American politician (1837–1890)

George Colin McKee (October 2, 1837 – November 17, 1890) was a U.S. representative from Mississippi. A lawyer in Illinois, he served with the Union army during the Civil War and afterwards settled in Vicksburg, Mississippi. A Republican, he was active in politics and was a delegate to the 1868 Mississippi Constitutional Convention. He served as a postmaster.

==Early life==
Born in Joliet, Illinois, Mckee attended Knox College and Lombard College, both in Galesburg, Illinois, where he studied law.

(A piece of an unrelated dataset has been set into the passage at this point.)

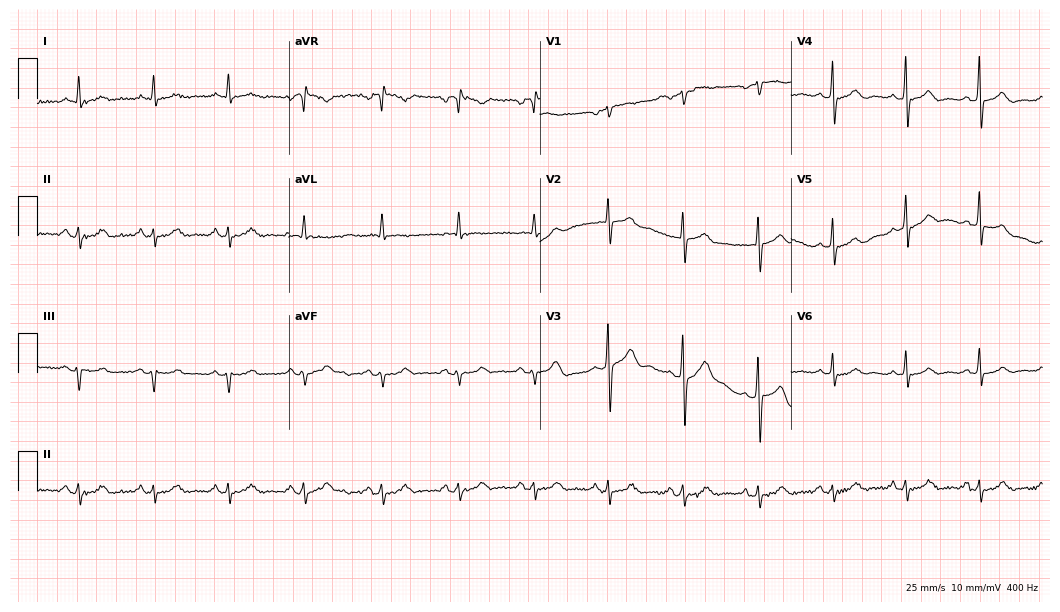
Resting 12-lead electrocardiogram. Patient: a 64-year-old male. None of these six findings is recorded: first-degree AV block, right bundle branch block, left bundle branch block, sinus bradycardia, atrial fibrillation, sinus tachycardia. Other findings, if any, are not listed.

He was admitted to the bar in 1858 and commenced practice in Centralia, Illinois.

==Career==
McKee served as city attorney of Centralia from 1858 to 1861. He served in the Eleventh Regiment, Illinois Volunteer Infantry during the Civil War. After the war, he resumed the practice of law in Vicksburg, Mississippi, and engaged in planting in Hinds County.
He was appointed register in bankruptcy in 1867.
He served as member of the State constitutional convention in 1868.

Mckee was elected as a Republican to the Fortieth Congress, but his credentials were never presented to the House.

Mckee was elected as a Republican to the Forty-first, Forty-second, and Forty-third Congresses (February 23, 1870 – March 3, 1875).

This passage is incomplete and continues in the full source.